=== WHAT YOU HAVE TO DO ===
Given these entries, repeat exactly the lines starting with the one that has "sample: Tibialis anterior muscle cell" and going on through the one that has "organism: Platynereis dumerilii", both included, but none of the pictures.

Data entries
┌──

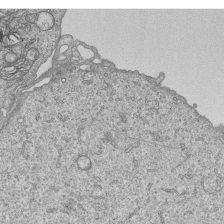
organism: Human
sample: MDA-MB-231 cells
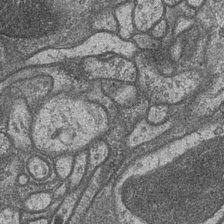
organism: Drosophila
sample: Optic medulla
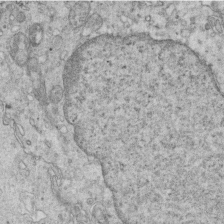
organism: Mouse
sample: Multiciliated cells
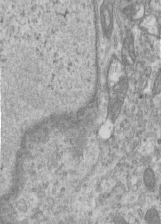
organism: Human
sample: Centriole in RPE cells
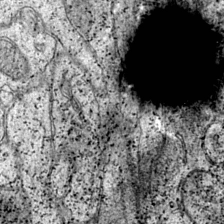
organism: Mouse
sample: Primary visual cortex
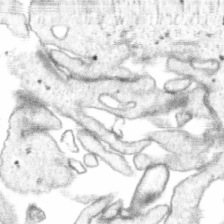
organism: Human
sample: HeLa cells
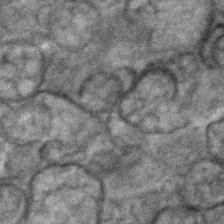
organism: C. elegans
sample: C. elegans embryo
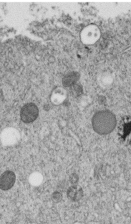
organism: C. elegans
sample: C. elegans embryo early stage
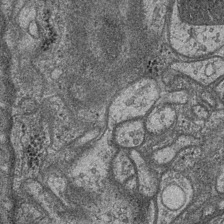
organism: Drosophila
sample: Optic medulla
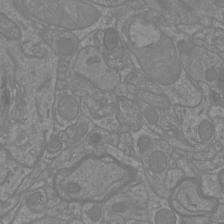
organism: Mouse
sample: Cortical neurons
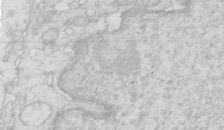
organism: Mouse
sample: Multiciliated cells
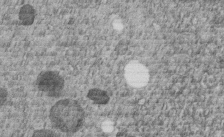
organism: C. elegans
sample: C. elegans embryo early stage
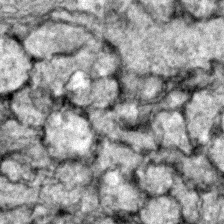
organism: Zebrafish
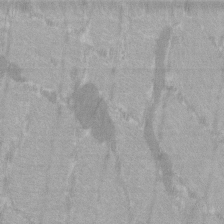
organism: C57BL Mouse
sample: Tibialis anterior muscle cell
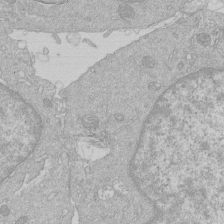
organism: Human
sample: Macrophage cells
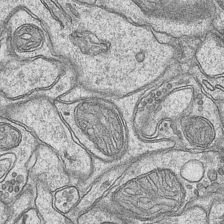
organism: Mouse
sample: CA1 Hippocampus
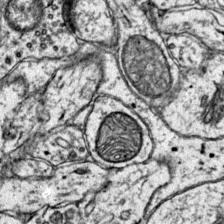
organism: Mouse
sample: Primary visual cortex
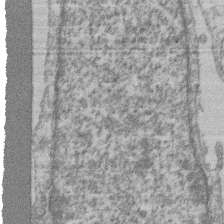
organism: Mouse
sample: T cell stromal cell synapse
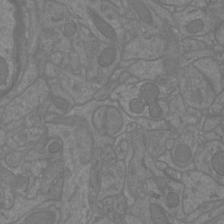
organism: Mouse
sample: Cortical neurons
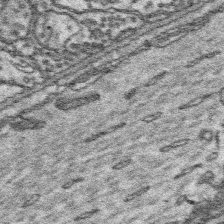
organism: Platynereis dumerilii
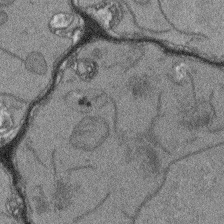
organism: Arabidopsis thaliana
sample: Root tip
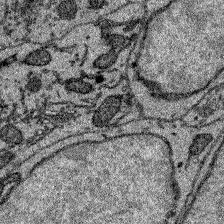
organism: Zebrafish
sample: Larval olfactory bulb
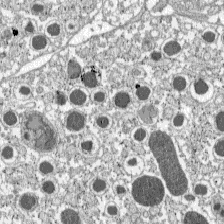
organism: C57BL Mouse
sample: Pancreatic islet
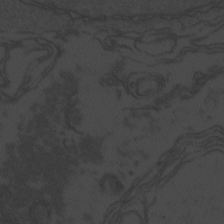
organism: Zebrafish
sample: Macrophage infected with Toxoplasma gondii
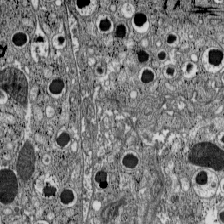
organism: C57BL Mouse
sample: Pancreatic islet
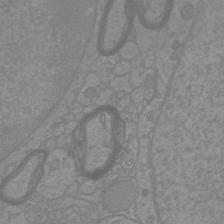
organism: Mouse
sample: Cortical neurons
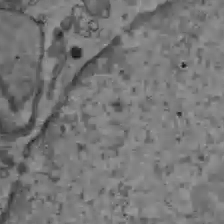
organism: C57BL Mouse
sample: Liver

└──
┌──

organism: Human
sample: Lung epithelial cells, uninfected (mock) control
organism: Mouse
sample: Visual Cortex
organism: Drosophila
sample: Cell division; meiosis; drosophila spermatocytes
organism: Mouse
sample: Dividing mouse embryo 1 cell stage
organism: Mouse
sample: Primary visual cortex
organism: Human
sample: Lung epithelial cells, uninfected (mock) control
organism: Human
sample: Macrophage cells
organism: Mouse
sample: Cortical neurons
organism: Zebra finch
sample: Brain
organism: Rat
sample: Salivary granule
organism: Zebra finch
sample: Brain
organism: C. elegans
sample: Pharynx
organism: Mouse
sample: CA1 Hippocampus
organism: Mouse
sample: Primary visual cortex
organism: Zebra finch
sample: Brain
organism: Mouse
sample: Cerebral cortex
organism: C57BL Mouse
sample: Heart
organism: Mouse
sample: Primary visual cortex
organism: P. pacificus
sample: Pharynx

└──

=== RESULT OF THIS TASK ===
sample: Tibialis anterior muscle cell
organism: Human
sample: Macrophage cells
organism: Mouse
sample: CA1 Hippocampus
organism: Mouse
sample: Primary visual cortex
organism: Mouse
sample: T cell stromal cell synapse
organism: Mouse
sample: Cortical neurons
organism: Platynereis dumerilii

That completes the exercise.